Rolling Home to Old New England

This song is difficult to date for there have been several people who claim it as their composition and yet it can be found in one version or another dating to the mid-1800s.  It can be found in such books as “American Sea Songs & Chanteys” c.1948, “Oxford Book of Sea Songs” c.1986,  “Iron Men and Wooden Ships” c. 1924, “Shantymen and Shantyboys” c.1951.   The text was originally a poem composed by Charles Mackay on 26 May 1858; while homeward bound from America as a passenger on the Europa. Stan Hugill, who calls it ‘the most famous homeward-bound song of them all’…Used both at the pumps and the capstan.  It was easily added to and bent to the desires of the singer, thus “Rolling Home To Dear Old England”, “…Merry Old England”, “… “Old Caledonia”, “… Dear Old Ireland”, &c, &c, &c.   The melody bears a marked resemblance to the tune used for the Irish rebel dirge “Kevin Barry” dated to 1920.

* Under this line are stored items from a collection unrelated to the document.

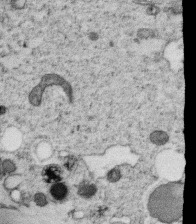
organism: C. elegans
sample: C. elegans oocyte; sperm cells
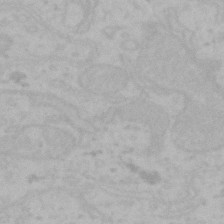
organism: Mouse
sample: Choroid plexus
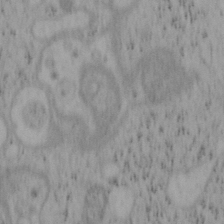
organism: Mouse
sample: OT-I killer T cells with ID8 ovarian cancer cells
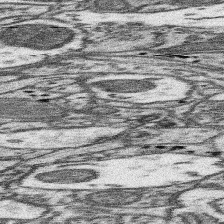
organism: Mouse
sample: Somatosensory cortex neuropil
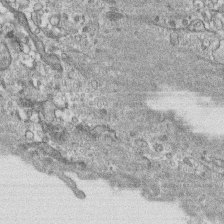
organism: Human
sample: CRL-1474
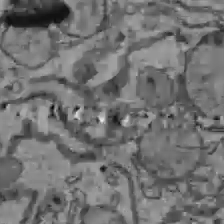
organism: C57BL Mouse
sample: Liver
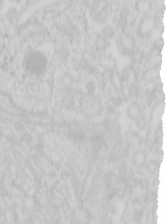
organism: Mouse
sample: Pancreas
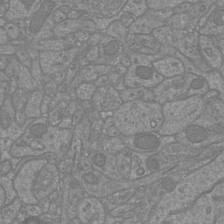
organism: Mouse
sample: Cortical neurons
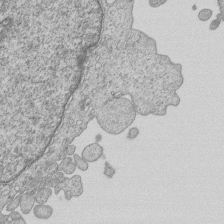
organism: Human
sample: MDA-MB-231 cells
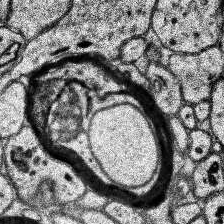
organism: Human
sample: Temporal Lobe
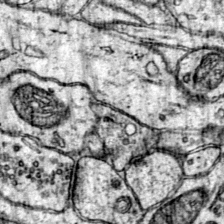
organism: Mouse
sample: Primary visual cortex
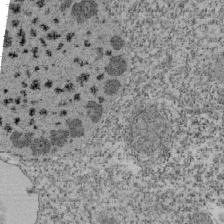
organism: Tetrahymena
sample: Cilia in tetrahymena
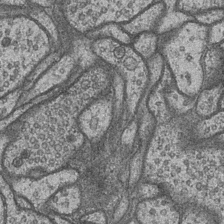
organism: Drosophila
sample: Optic medulla
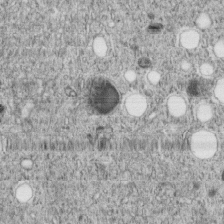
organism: C. elegans
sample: C. elegans embryo early stage
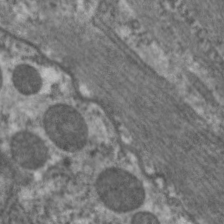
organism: C. elegans
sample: Pharynx
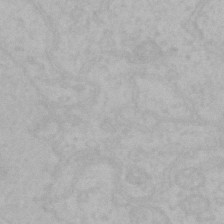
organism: Mouse
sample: Choroid plexus
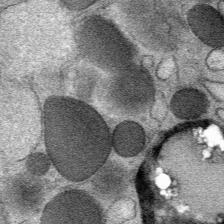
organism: Mouse
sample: Mouse Salivary gland
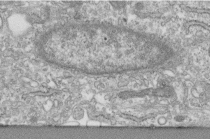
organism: Human
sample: Centriole in fibroblast cells
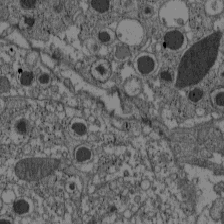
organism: C57BL Mouse
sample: Pancreatic islet
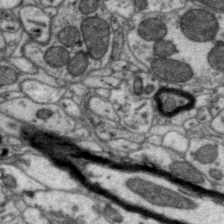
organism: Zebra finch
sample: Brain
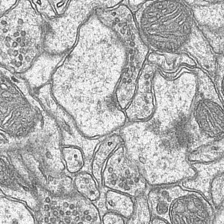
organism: Mouse
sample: CA1 Hippocampus
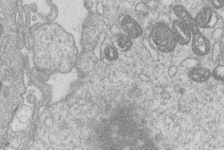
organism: Human
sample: Macrophage cells
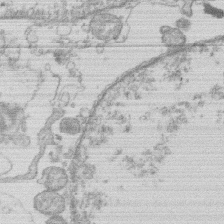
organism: Human
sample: Macrophage cells
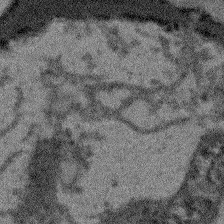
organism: Arabidopsis thaliana
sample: Root tip
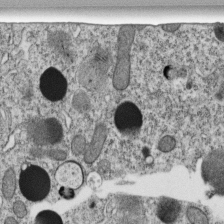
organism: C. elegans
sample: C. elegans embryo early stage
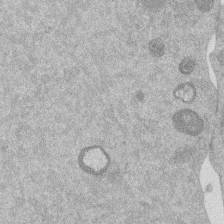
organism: Mouse
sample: Dividing mouse embryo 1 cell stage
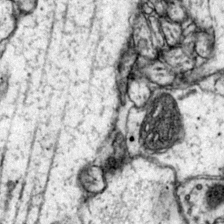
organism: Mouse
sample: Primary visual cortex
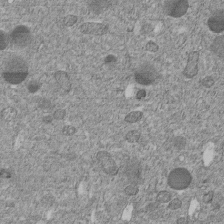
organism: C. elegans
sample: C. elegans embryo early stage
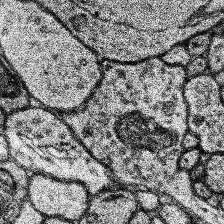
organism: Human
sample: Temporal Lobe
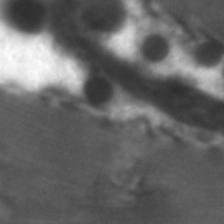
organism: C. elegans
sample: Pharynx
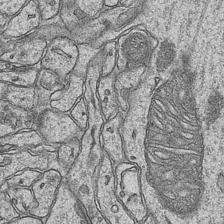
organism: Mouse
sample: CA1 Hippocampus
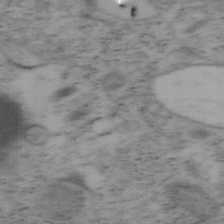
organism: Mouse
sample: OT-I killer T cells with ID8 ovarian cancer cells
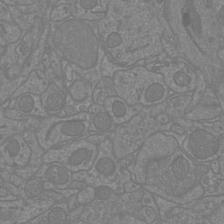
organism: Mouse
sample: Cortical neurons
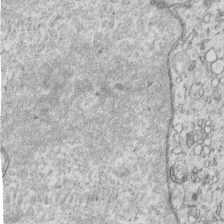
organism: Human
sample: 1205lu cells
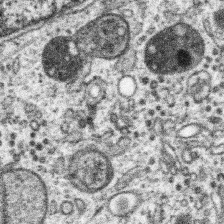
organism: Human
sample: HeLa cells
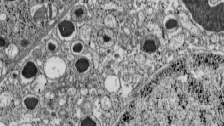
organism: C57BL Mouse
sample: Pancreatic islet
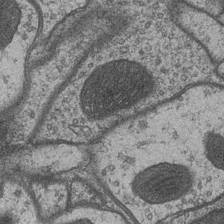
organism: Drosophila
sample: Optic medulla
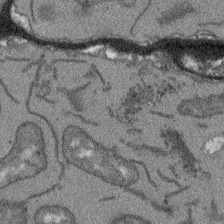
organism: Arabidopsis thaliana
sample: Root tip
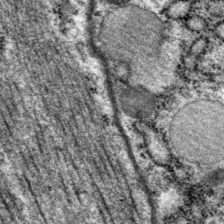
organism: P. pacificus
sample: Pharynx
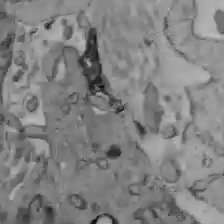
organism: C57BL Mouse
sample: Liver
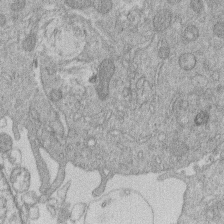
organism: Human
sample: Macrophage cells
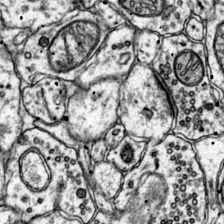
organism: Mouse
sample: Primary visual cortex
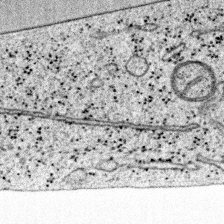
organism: Human
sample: HeLa cells
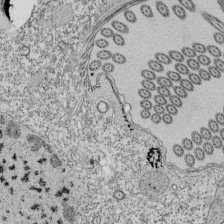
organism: Tetrahymena
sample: Cilia in tetrahymena
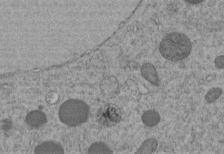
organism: C. elegans
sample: C. elegans embryo early stage
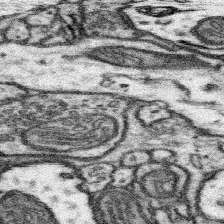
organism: Mouse
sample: Somatosensory cortex neuropil
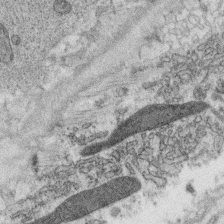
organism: C. elegans
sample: C. elegans oocyte; sperm cells
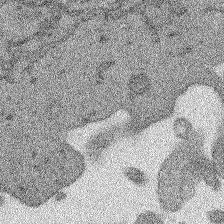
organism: Human
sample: HeLa cells
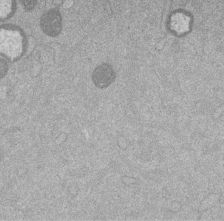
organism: Mouse
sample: Dividing mouse embryo 1 cell stage
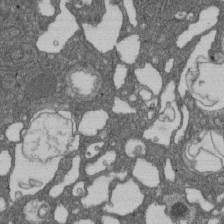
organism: Drosophila
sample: Nephrocyte
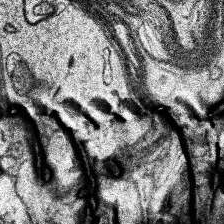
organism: Human
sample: Temporal Lobe
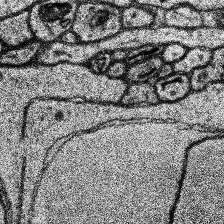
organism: Human
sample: Temporal Lobe
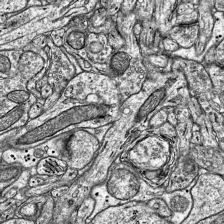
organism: Mouse
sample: Visual Cortex
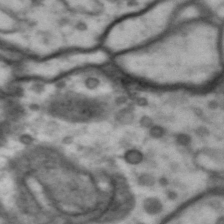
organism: Drosophila
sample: Brain
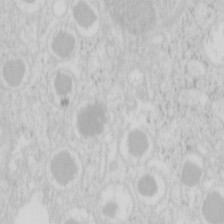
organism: Mouse
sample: Pancreas
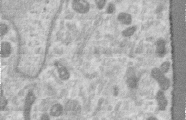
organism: Human
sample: Centriole in RPE cells
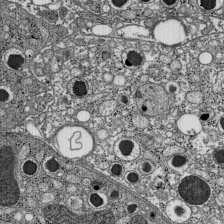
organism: C57BL Mouse
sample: Pancreatic islet
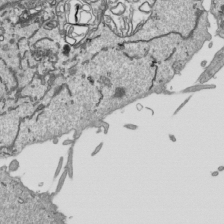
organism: Human
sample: Mitochondria in HCT116 cells
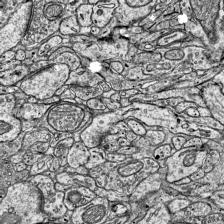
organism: Mouse
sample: Visual Cortex
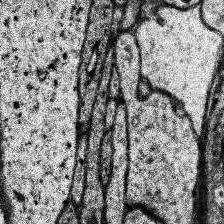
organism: Human
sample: Temporal Lobe
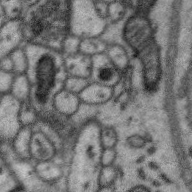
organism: Zebra finch
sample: Brain
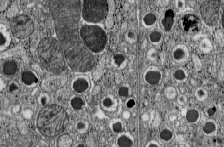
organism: C57BL Mouse
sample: Pancreatic islet
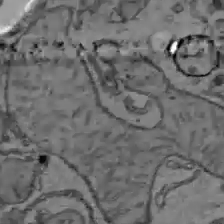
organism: C57BL Mouse
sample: Liver
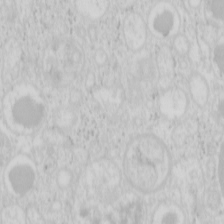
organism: Mouse
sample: Pancreas
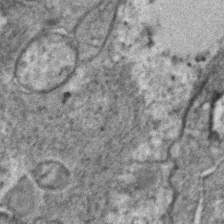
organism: C. elegans
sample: C. elegans embryo
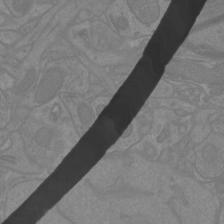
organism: Mouse
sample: Cortical neurons
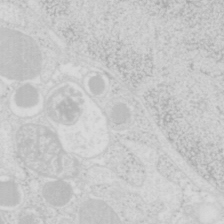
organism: Mouse
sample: Pancreas
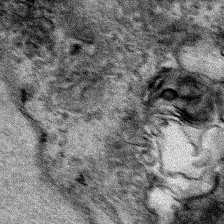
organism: Human
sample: Mitochondria in HCT116 cells
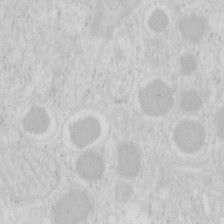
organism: Mouse
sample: Pancreas
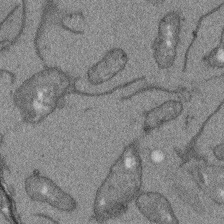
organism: Arabidopsis thaliana
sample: Root tip
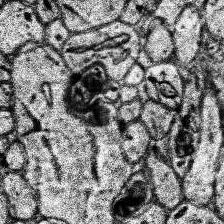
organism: Human
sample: Temporal Lobe
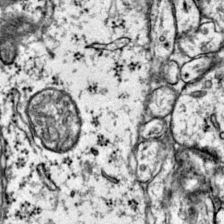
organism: Mouse
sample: Primary visual cortex
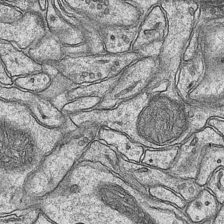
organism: Mouse
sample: CA1 Hippocampus
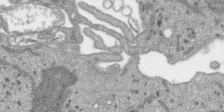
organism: Human
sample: Lung epithelial cells infected with SARS-CoV-2
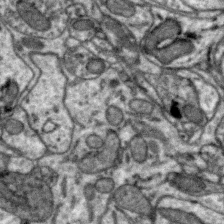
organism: Zebra finch
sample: Brain
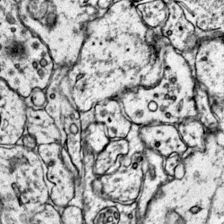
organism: Mouse
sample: Primary visual cortex
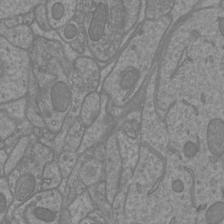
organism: Mouse
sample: Cortical neurons
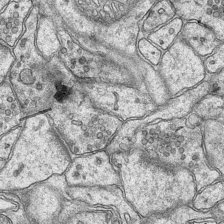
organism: Mouse
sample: CA1 Hippocampus
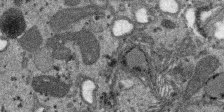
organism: Human
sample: Lung epithelial cells infected with SARS-CoV-2
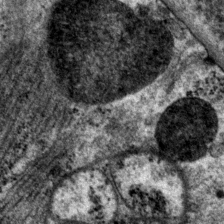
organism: P. pacificus
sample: Pharynx
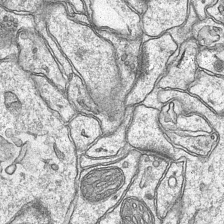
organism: Mouse
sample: CA1 Hippocampus
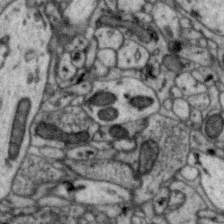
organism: Zebra finch
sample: Brain
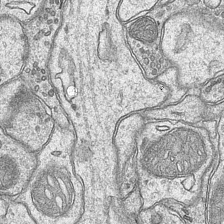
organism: Mouse
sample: CA1 Hippocampus
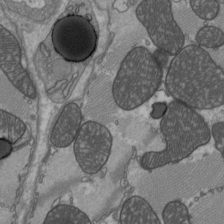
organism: C57BL Mouse
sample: Heart
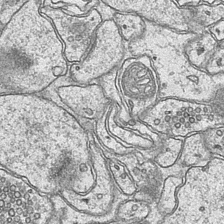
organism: Mouse
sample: CA1 Hippocampus
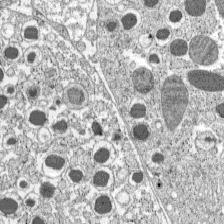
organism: C57BL Mouse
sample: Pancreatic islet
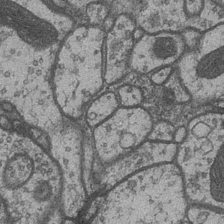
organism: Drosophila
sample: Optic medulla
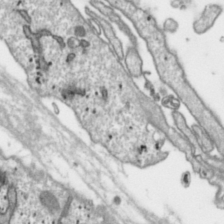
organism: Toxoplasma gondii
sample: Parasites in a vacuole inside a host cell
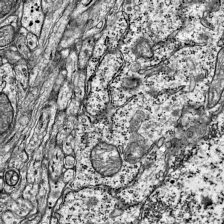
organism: Mouse
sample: Visual Cortex
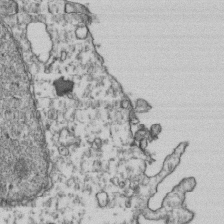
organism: Human
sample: Activated Jurkat CD4+ T cells
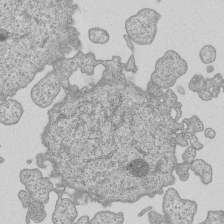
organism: Human
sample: MDA-MB-231 cells
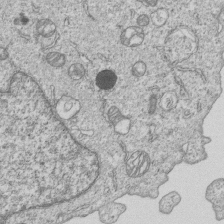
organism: Human
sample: MDA-MB-231 cells
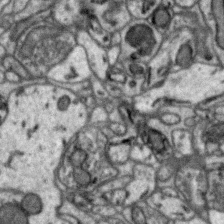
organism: Zebra finch
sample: Brain
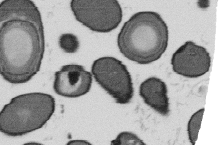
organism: B. subtilis
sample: Bacterial spore
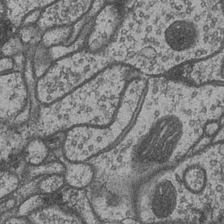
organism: Drosophila
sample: Optic medulla
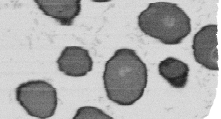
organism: B. subtilis
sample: Bacterial spore
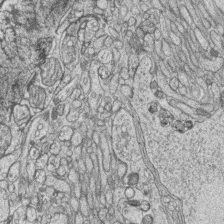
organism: Zebrafish
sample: synaptic ribbons in rod cells and cone cells
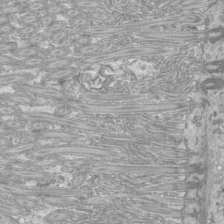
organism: Mouse
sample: Cilia; mouse epididymis
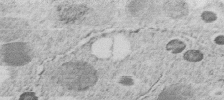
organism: C. elegans
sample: C. elegans embryo early stage
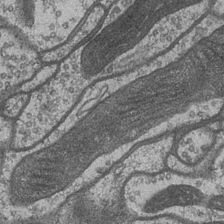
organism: Drosophila
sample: Optic medulla
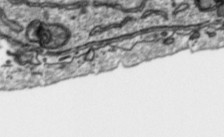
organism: Toxoplasma gondii
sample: Parasites in a vacuole inside a host cell
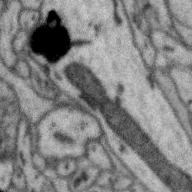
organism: Zebra finch
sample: Brain
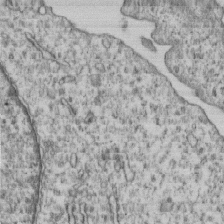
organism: Human
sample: MDA-MB-231 cells
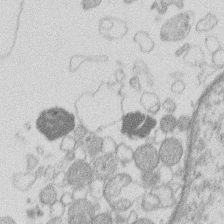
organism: Human
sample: Macrophage cells
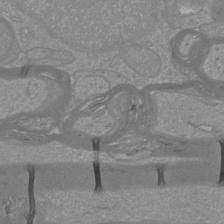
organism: Mouse
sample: Cortical neurons
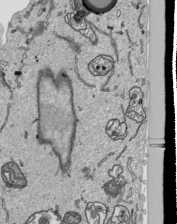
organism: Human
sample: Mitochondria in HCT116 cells
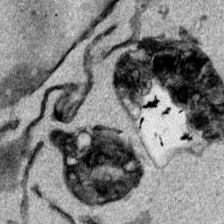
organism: Mouse
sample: Cancer cell death in ED-1 cells
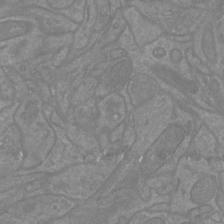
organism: Mouse
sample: Cortical neurons
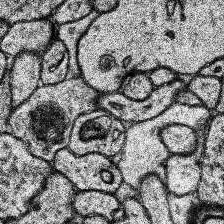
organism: Human
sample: Temporal Lobe
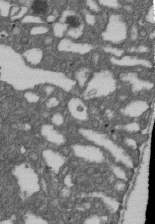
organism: Drosophila
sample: Nephrocyte
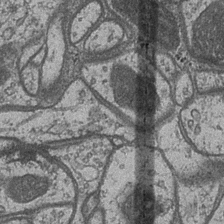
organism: Drosophila
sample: Optic medulla
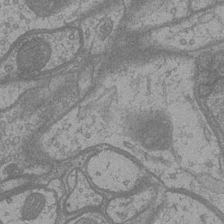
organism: Drosophila
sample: Optic medulla
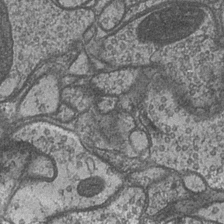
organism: Drosophila
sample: Optic medulla
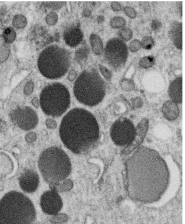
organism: C. elegans
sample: C. elegans oocyte; sperm cells
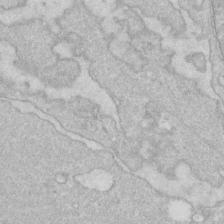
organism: Human
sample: Fibroblast cells
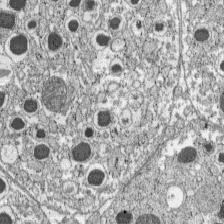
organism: C57BL Mouse
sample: Pancreatic islet
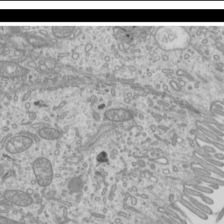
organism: Mouse
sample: Cilia; mouse epididymis
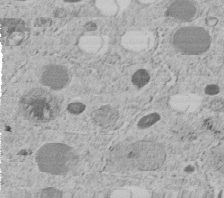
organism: C. elegans
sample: C. elegans embryo early stage
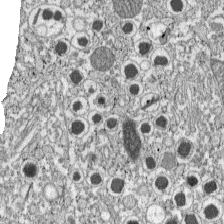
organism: C57BL Mouse
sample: Pancreatic islet
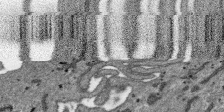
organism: Human
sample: Lung epithelial cells, uninfected (mock) control
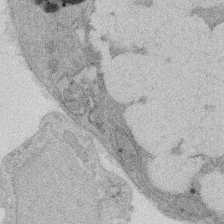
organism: Rat
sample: Salivary granule
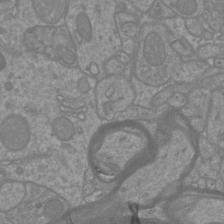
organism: Mouse
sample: Cortical neurons
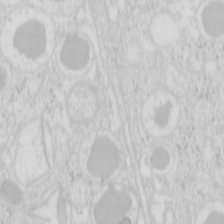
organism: Mouse
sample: Pancreas
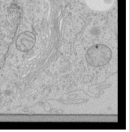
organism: Human
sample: Mitochondria in HCT116 cells
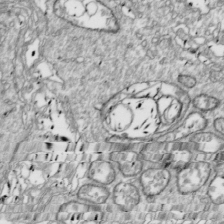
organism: Drosophila
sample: Cell division; meiosis; drosophila spermatocytes
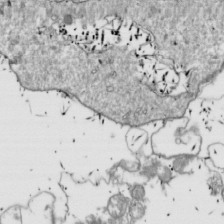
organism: Drosophila
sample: Cell division; meiosis; drosophila spermatocytes
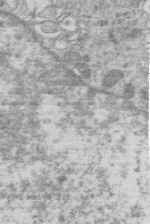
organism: Human
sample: Macrophage cells
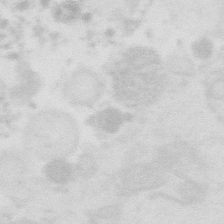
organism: Human
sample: HeLa cells
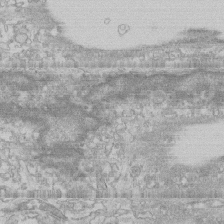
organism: Human
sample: CRL-1474
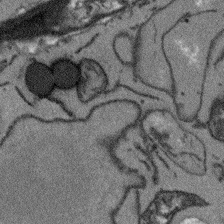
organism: Arabidopsis thaliana
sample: Root tip
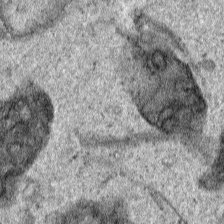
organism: Human
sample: Mitochondria in HCT116 cells
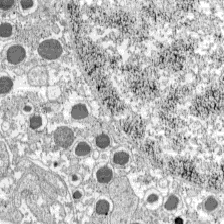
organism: C57BL Mouse
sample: Pancreatic islet
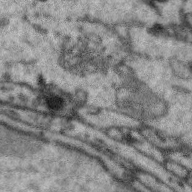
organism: Zebra finch
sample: Brain
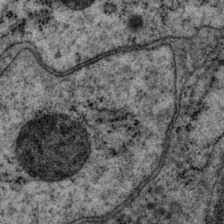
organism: P. pacificus
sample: Pharynx
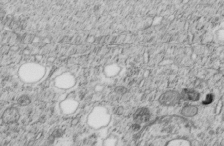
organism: C. elegans
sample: C. elegans embryo early stage
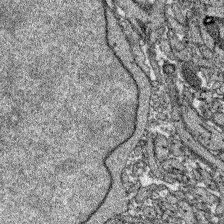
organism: Zebrafish
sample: Larval olfactory bulb

The version below is how it is presented by Paul and by Tim.  For a long version, I suggest this link to Mudcat

Jos. Morneault

Call all hands to man the capstan
See the cable running clear
Heave away and with a will, boys
For New England we will steer

Rolling home, rolling home
Rolling home across the sea
Rolling home to old New England
Rolling home dear land to thee

There’s ten thousand miles behind us
And ten thousand miles before
Ancient oceans lead her homeward
To that dear New England shore

To the friends we leave behind us
I must bid a fond adieu
To this time we spent together
To this time we spent with you.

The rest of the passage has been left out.